The formidable intellectual skills, including critical reasoning, which are unquestionably common to both law and medicine, do not in themselves put you at an advantage to law students. And everything else is sutures and blood.

Think yourself lucky you’ve not been rejected as too old, and don’t be tempted to sacrifice humility. If you’re that good, you’ll get the wonga in due course.

(4)(0)

Curious Dave

Out of interest what are these transferable skills? Doctors don’t record time or need to worry about profitability. The health advice they give to individual patients is a million miles away from the sort of considered legal and business advice that a typical commercial lawyer provides to large corporations, I genuinely don’t see why you think you’ll be any better at this job than a history graduate fresh out of uni. One day you might become an IP lawyer sure, but you’re not now and even when you are your medical knowledge will only be useful in a very specific set of circumstances and won’t negate the need for expert evidence. As a lawyer your job will be to provide legal advice and you’ve never done that any more than you’ve flown a plane. Drop the chip on your shoulder and do your time.

(4)(1)

First aider

All this will do is alert HR to the fact you’re a doctor and the perfect candidate to be the next first aider. No, you don’t get paid more for that either.

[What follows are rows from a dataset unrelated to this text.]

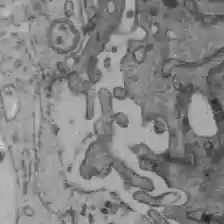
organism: C57BL Mouse
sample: Liver
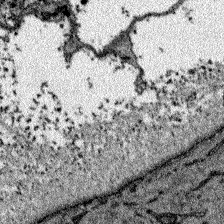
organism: Zebrafish
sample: Larval olfactory bulb
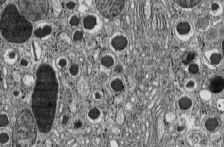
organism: C57BL Mouse
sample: Pancreatic islet
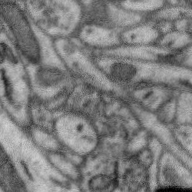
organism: Zebra finch
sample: Brain
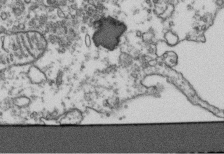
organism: Human
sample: Activated Jurkat CD4+ T cells
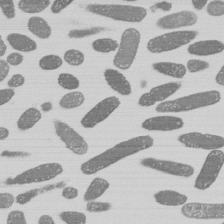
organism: E. coli
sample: Bacterial nucleoid
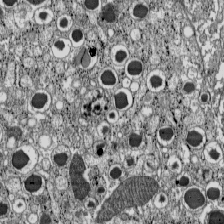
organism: C57BL Mouse
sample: Pancreatic islet
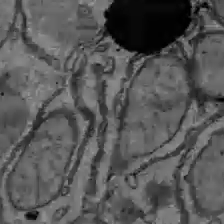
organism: C57BL Mouse
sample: Liver
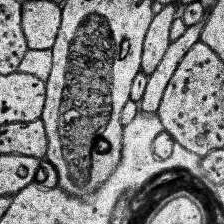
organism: Human
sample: Temporal Lobe
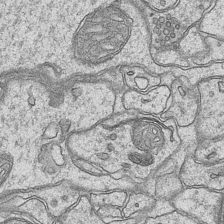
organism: Mouse
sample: CA1 Hippocampus
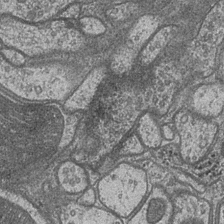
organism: Drosophila
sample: Optic medulla
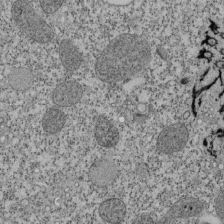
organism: Tetrahymena
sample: Cilia in tetrahymena
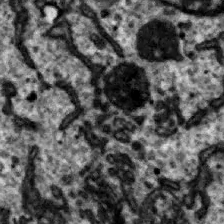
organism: Human
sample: HeLa cells
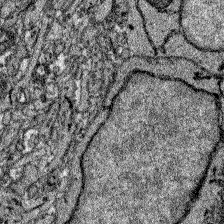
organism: Zebrafish
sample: Larval olfactory bulb

I would say there is a 99.99999 chance that your negotiation will not go down well and even if you don’t lose the offer, it will be remembered and you’ll be branded as that difficult trainee who thinks they deserve more.
On the other hand, you might succeed in getting the raise, it will be something like an extra grand, which after taxes, pension, student loans is f all and if the other trainees find out, your peers will resent you.

(11)(0)

Kim

Rather than looking at Training Contract why not consider the SQE route. You may have more luck in salary negotiation that way. Most firms will consider relevant experience but where on training contract programme, you are all doing same, so be very difficult to justify paying one more than the other. However once qualified I suspect your progression will be fat quicker than those who are first careers (assuming you good at being a solicitor that is).

(1)(1)

Top 1% highest paid trainee

Where there’s a will there’s a way…

(0)(0)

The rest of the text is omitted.